## WHAT YOU WILL DO
Lines from the one with "organism: C. elegans" up to and including the one with "sample: Cilia; mouse epididymis" are to be copied exactly from the records below, without their pictures.
##### EXTRACTED INFORMATION #####
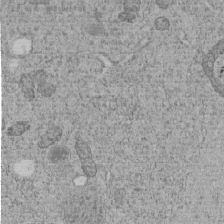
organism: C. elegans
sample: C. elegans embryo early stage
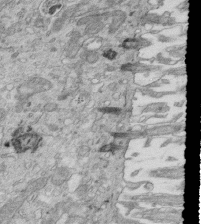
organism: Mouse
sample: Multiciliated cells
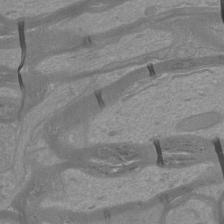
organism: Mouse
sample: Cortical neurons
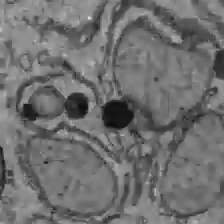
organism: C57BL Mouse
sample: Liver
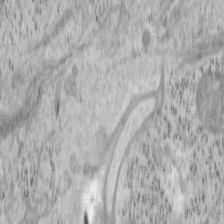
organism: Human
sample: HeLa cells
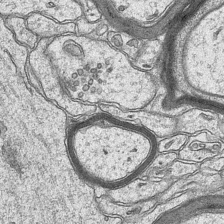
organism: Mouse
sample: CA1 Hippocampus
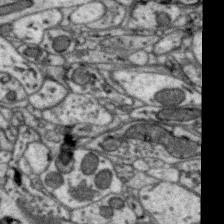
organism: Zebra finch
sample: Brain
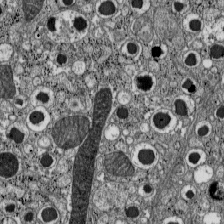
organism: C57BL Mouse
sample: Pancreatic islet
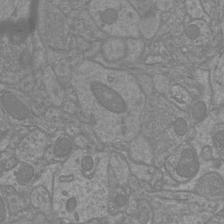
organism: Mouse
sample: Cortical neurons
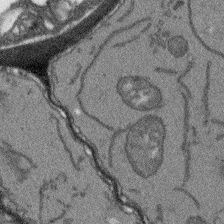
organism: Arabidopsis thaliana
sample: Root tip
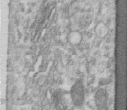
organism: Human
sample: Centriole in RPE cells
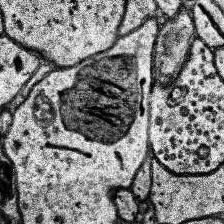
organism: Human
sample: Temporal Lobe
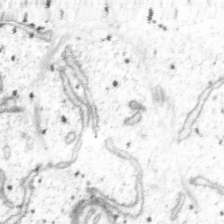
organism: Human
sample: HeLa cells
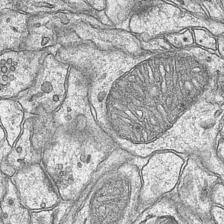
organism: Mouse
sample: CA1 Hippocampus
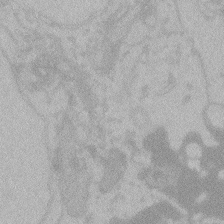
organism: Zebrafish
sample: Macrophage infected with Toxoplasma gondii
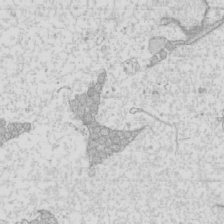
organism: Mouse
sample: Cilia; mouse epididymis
#####
##### EXTRACTED INFORMATION #####
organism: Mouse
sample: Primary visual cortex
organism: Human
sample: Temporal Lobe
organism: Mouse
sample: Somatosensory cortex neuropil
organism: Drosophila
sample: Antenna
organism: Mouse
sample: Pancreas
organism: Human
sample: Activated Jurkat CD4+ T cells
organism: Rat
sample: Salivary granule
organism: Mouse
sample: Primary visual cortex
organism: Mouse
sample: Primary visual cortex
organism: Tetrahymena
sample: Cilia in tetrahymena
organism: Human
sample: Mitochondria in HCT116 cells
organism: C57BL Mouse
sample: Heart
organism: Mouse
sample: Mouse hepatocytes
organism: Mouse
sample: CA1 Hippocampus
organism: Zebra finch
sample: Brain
#####
## REPLY
organism: C. elegans
sample: C. elegans embryo early stage
organism: Mouse
sample: Multiciliated cells
organism: Mouse
sample: Cortical neurons
organism: C57BL Mouse
sample: Liver
organism: Human
sample: HeLa cells
organism: Mouse
sample: CA1 Hippocampus
organism: Zebra finch
sample: Brain
organism: C57BL Mouse
sample: Pancreatic islet
organism: Mouse
sample: Cortical neurons
organism: Arabidopsis thaliana
sample: Root tip
organism: Human
sample: Centriole in RPE cells
organism: Human
sample: Temporal Lobe
organism: Human
sample: HeLa cells
organism: Mouse
sample: CA1 Hippocampus
organism: Zebrafish
sample: Macrophage infected with Toxoplasma gondii
organism: Mouse
sample: Cilia; mouse epididymis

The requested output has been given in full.